Stephen, I still can not understand what you wrote and refactor example code because of my stupidity. This makes my spirit broken. Look:
t0 <- liftM fromInteger getClockTimeMs
(time, pushTime) <- sync $ newBehavior t0
time
is Behavior
, right?
But game
wants Event
, isn't it?
game :: Event Double -- ^ Time
-> Event () -- ^ Alarm fired
-> Reactive (Behavior Double, Behavior Double)
(y, tAlarm) <- sync $ game time eAlarm
How to convert Behavior
to Event
? In other words what should I pass to game
a time behaviour or events of time values occurrences? In first case I have to get values and in the second to listen for events? Right?
In general, I can't understand relation of Events and Behaviors. If I need to create time delta behaviour inside game
, I can sample
behaviour's current value but how can I fetch value of time from Event
?
Then, why pushTime
goes before pushEAlarm
inside handleAlarms
if ta <= now then do
sync $ pushTime ta
sync $ pushEAlarm ()
handleAlarms now -- check alarms again, because a new alarm may have been set
else
return ()
And how to check alarms within game
?
Anyway I'll keep trying.
P.S. It definitely would be great to have some kind of Getting started tutorial with simplest examples and common patterns. I think I can do one with your help :)
Moreover, it seems that your example can cause infinite loop when we have non elastic bounce. When ball stops (e.g. can't bounce anymore), time of next bounce always equals to 0, thus this code should turn into infinite loop:
let handleAlarms now = do
ta <- sync $ sample tAlarm
if ta <= now then do
-- ta is less or equal now, because ball is already on the ground.
sync $ pushTime ta
sync $ pushEAlarm ()
handleAlarms now
Looks like this approach is a bit wrong, we need another way to describe process, right?

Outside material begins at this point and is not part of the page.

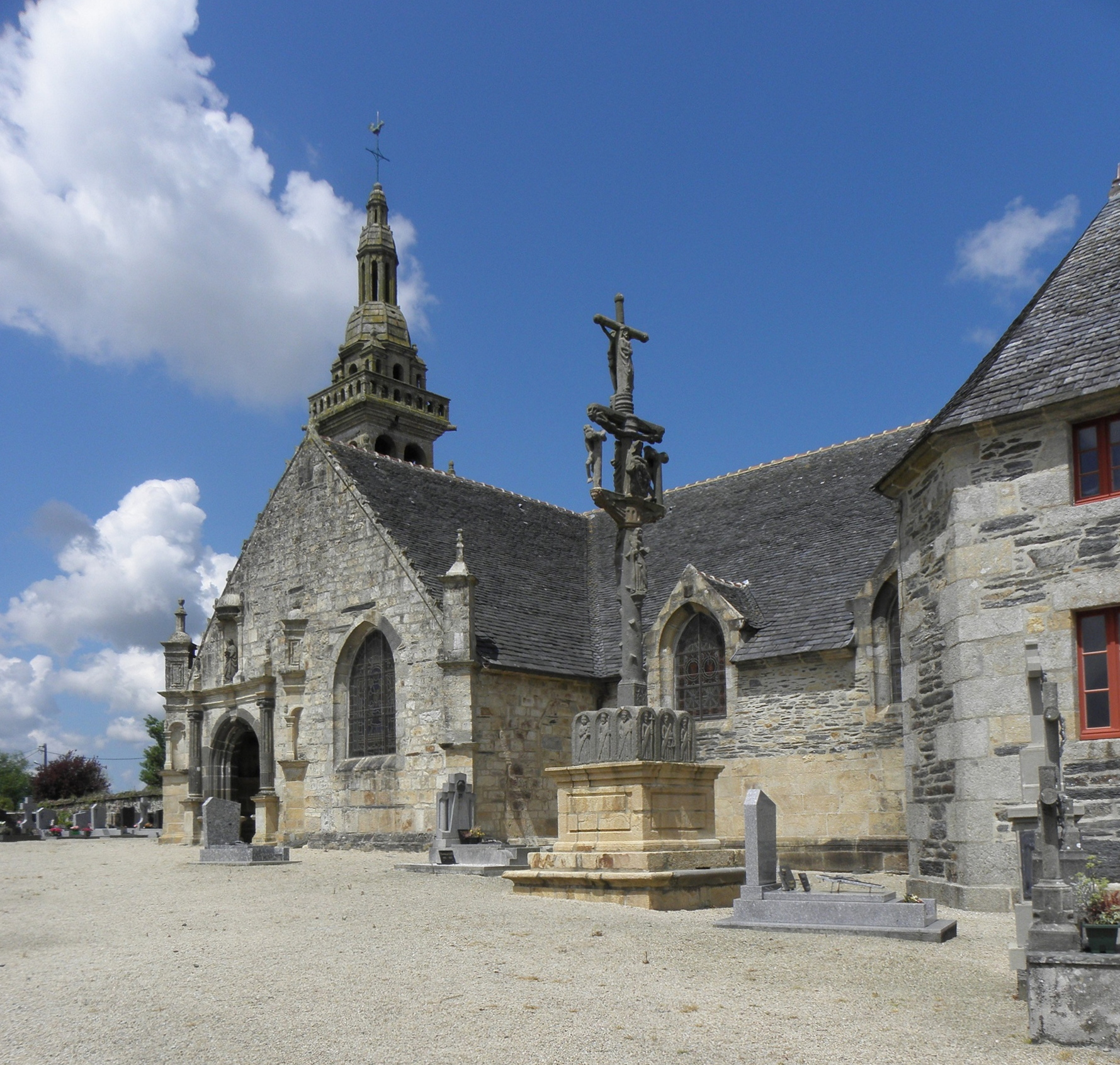 Église Sainte-Pitère du Tréhou (29). Calvaire et flanc sud.
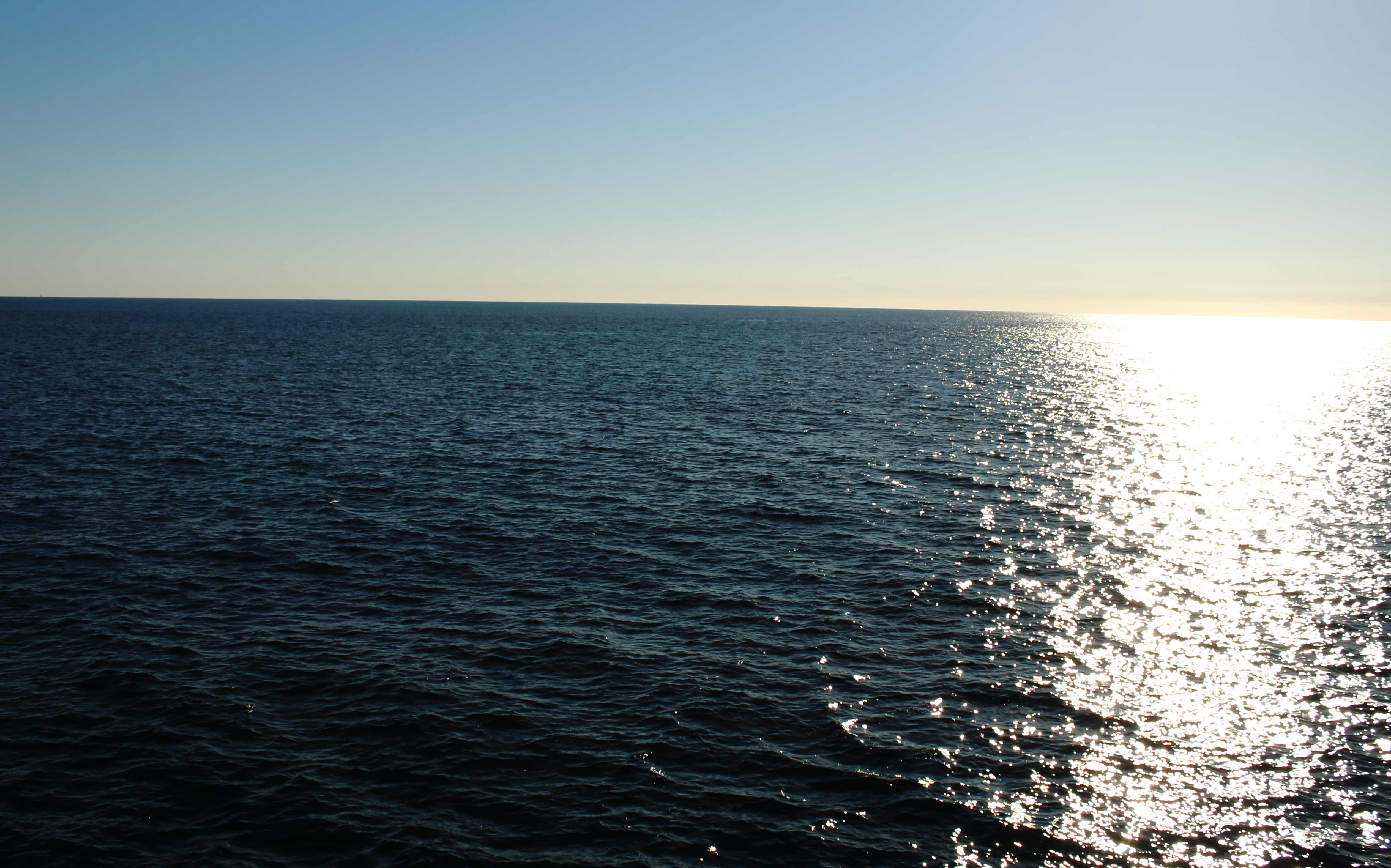 Vista del mar desde la playa de Newport, California, Estados Unidos.

OK, I don't sure if this is what you talked about, here is another version:
module FallingBall.Alternative where
import Control.Applicative( (<$>), (<*>), liftA2 )
import Control.Monad( liftM, when, unless )

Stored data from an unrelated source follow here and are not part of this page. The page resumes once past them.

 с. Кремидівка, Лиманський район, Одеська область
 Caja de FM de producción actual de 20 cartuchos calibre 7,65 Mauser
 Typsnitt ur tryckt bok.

import Data.Time( UTCTime, getCurrentTime )
import Data.Time.Clock.POSIX( posixSecondsToUTCTime, utcTimeToPOSIXSeconds )
import Data.Time.Clock( diffUTCTime )
import FRP.Sodium
import Main
loop :: (UTCTime -> Reactive ())
-> (UTCTime -> Reactive ())
-> Reactive Bool
-> IO ()
loop pusher controller check = do
now <- getCurrentTime
sync $ controller now
sync $ pusher now
end <- sync check
unless end $ loop pusher controller check
fallingBall :: Behavior UTCTime
-> Double
-> Double
-> Reactive( Behavior Double
, UTCTime -> Reactive ()
, Reactive Bool
)
fallingBall bTime v0 y0 = do
t <- sample bTime
rT <- newBehavior t
rV <- newBehavior v0
rY <- newBehavior y0
let (bT0, setT0) = rT
dt = liftA2 (\c s -> realToFrac (diffUTCTime c s)) bTime bT0
(bV0, setV0) = rV
(bY0, setY0) = rY
y = y' <$> bY0 <*> bV0 <*> dt
-- | Checking if new y0 and v0 are negligible, in this case we assume that the ball has become still.
check = do
v0' <- sample bV0
y0' <- sample bY0
return (v0' <= 0.000001 && y0' <= 0.000001)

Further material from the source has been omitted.